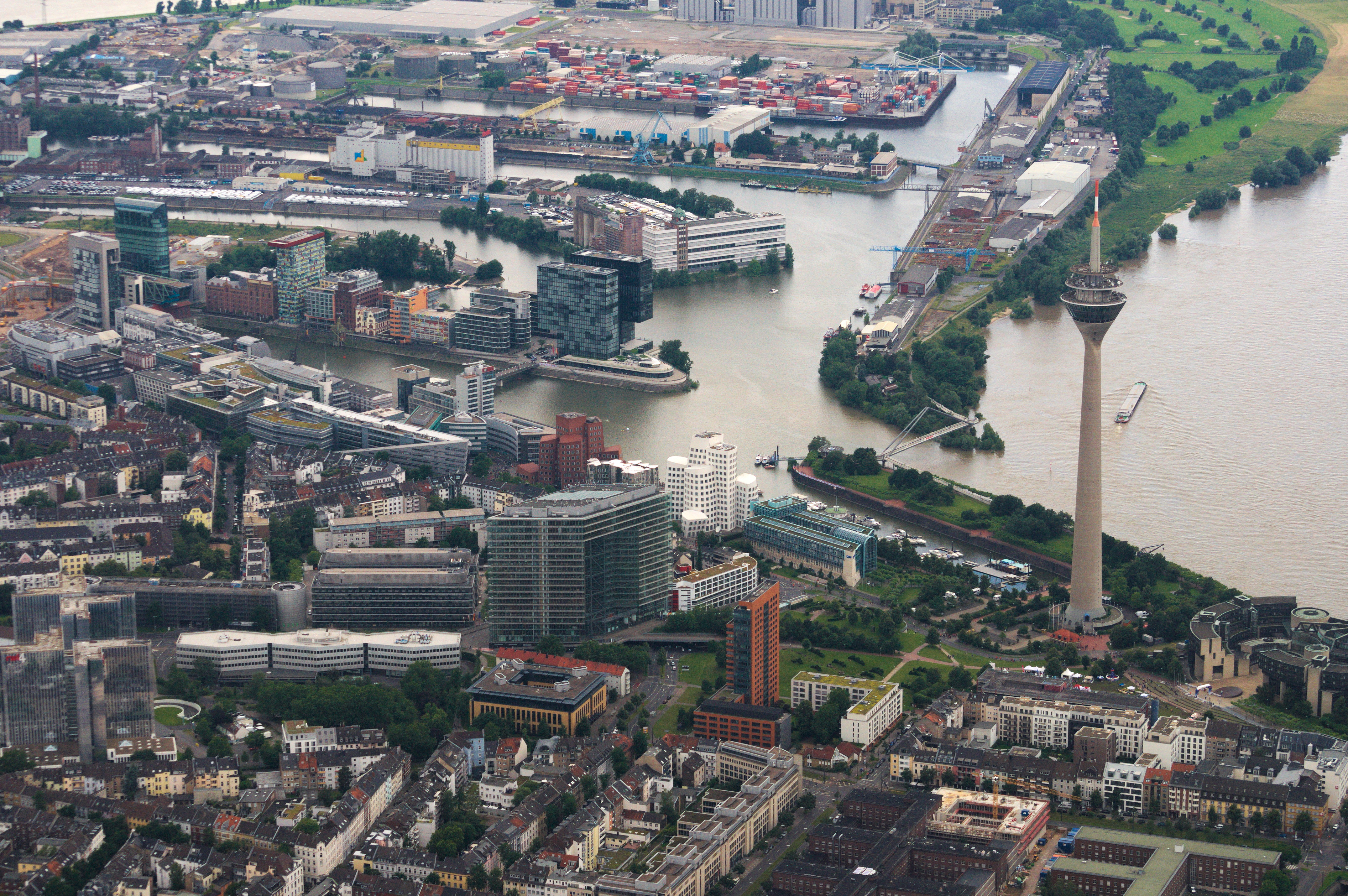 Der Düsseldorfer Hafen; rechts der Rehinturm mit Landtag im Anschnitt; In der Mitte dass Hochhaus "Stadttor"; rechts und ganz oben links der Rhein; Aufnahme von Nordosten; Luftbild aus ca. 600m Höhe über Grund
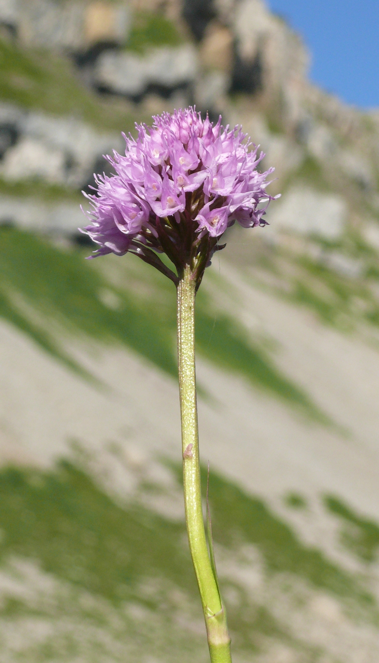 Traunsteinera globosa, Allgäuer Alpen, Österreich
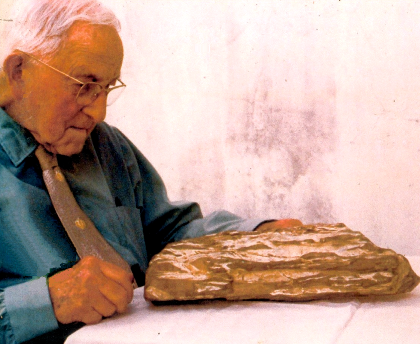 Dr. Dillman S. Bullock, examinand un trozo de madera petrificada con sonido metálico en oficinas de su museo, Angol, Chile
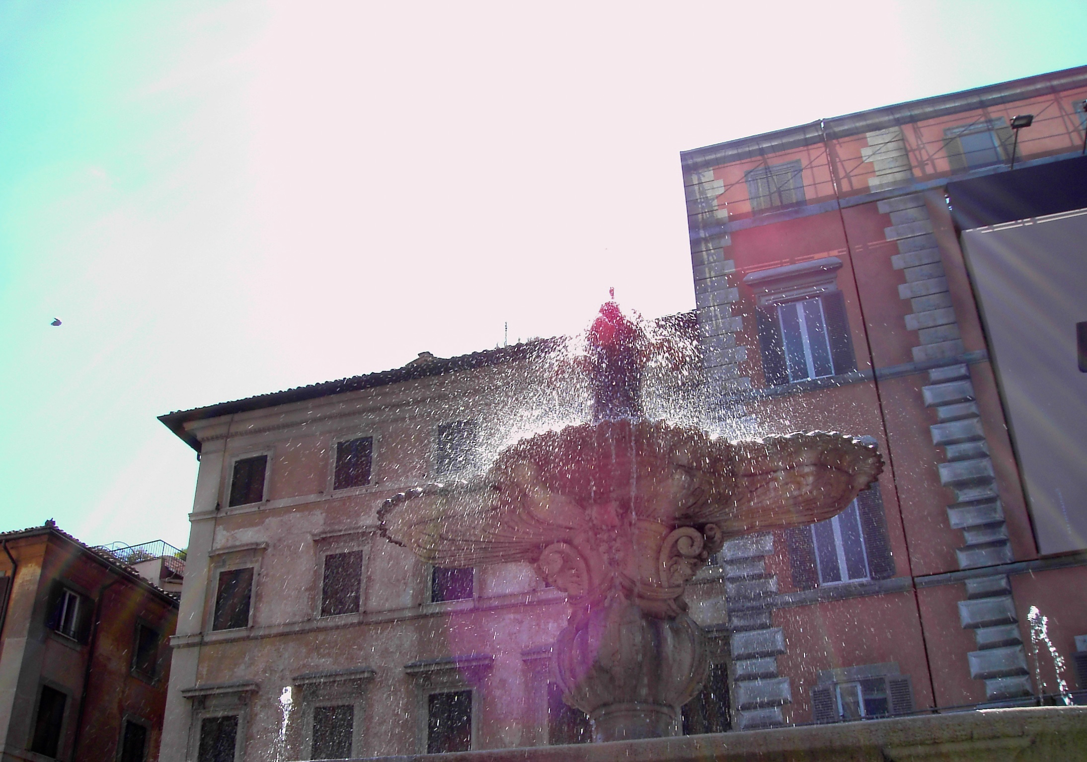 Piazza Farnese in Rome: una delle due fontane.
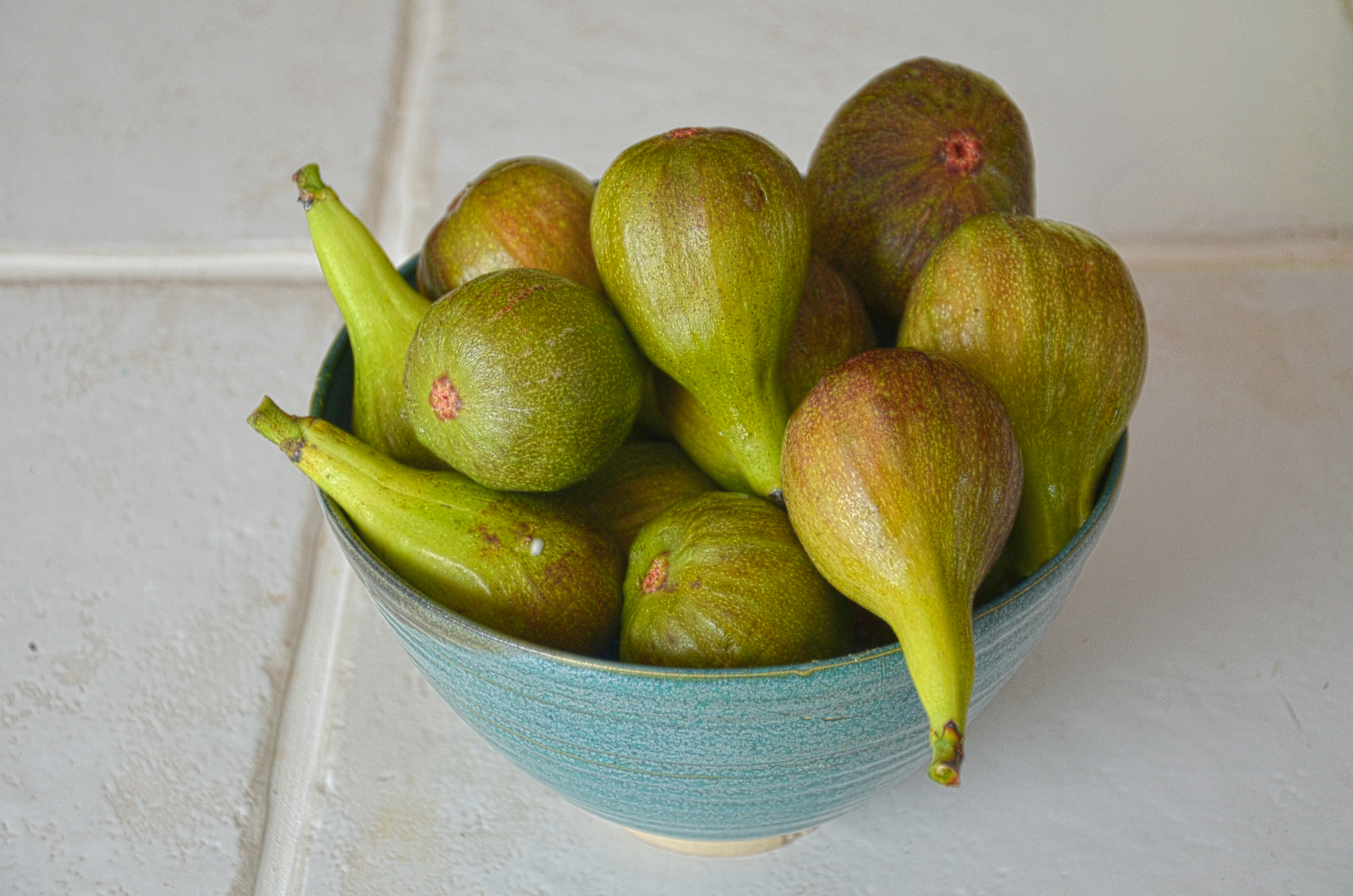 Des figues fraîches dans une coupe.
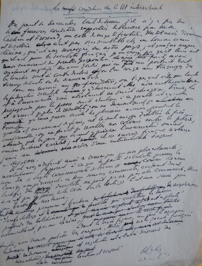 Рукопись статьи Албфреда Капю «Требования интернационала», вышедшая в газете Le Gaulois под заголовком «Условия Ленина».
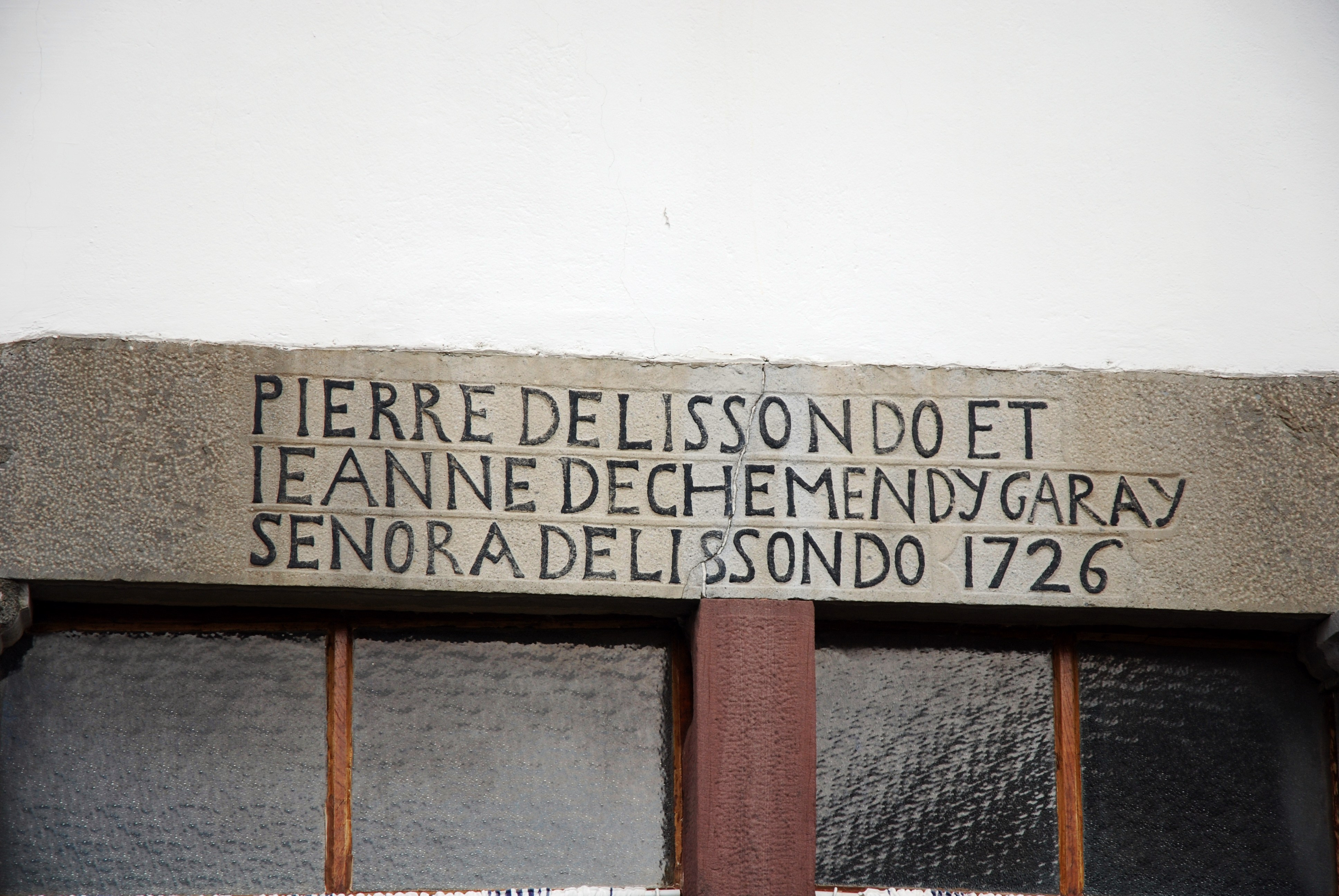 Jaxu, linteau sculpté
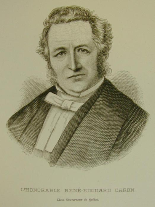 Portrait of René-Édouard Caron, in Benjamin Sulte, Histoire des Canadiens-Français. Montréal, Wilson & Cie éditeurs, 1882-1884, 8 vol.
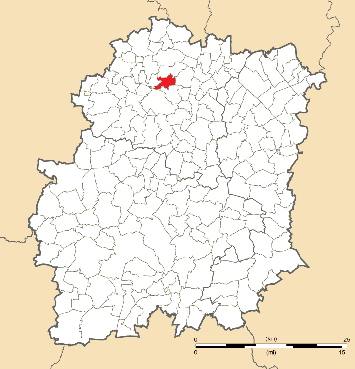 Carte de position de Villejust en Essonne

★ ★ ★ ★ ★ ★ ★

▶ **Try it**
The lines needed run from the first line of the records through the line containing "Des figues fraîches dans une coupe.", both included. Restate them word for word, without pictures.

▶ **Task result**
 Der Düsseldorfer Hafen; rechts der Rehinturm mit Landtag im Anschnitt; In der Mitte dass Hochhaus "Stadttor"; rechts und ganz oben links der Rhein; Aufnahme von Nordosten; Luftbild aus ca. 600m Höhe über Grund
 Traunsteinera globosa, Allgäuer Alpen, Österreich
 Dr. Dillman S. Bullock, examinand un trozo de madera petrificada con sonido metálico en oficinas de su museo, Angol, Chile
 Piazza Farnese in Rome: una delle due fontane.
 Des figues fraîches dans une coupe.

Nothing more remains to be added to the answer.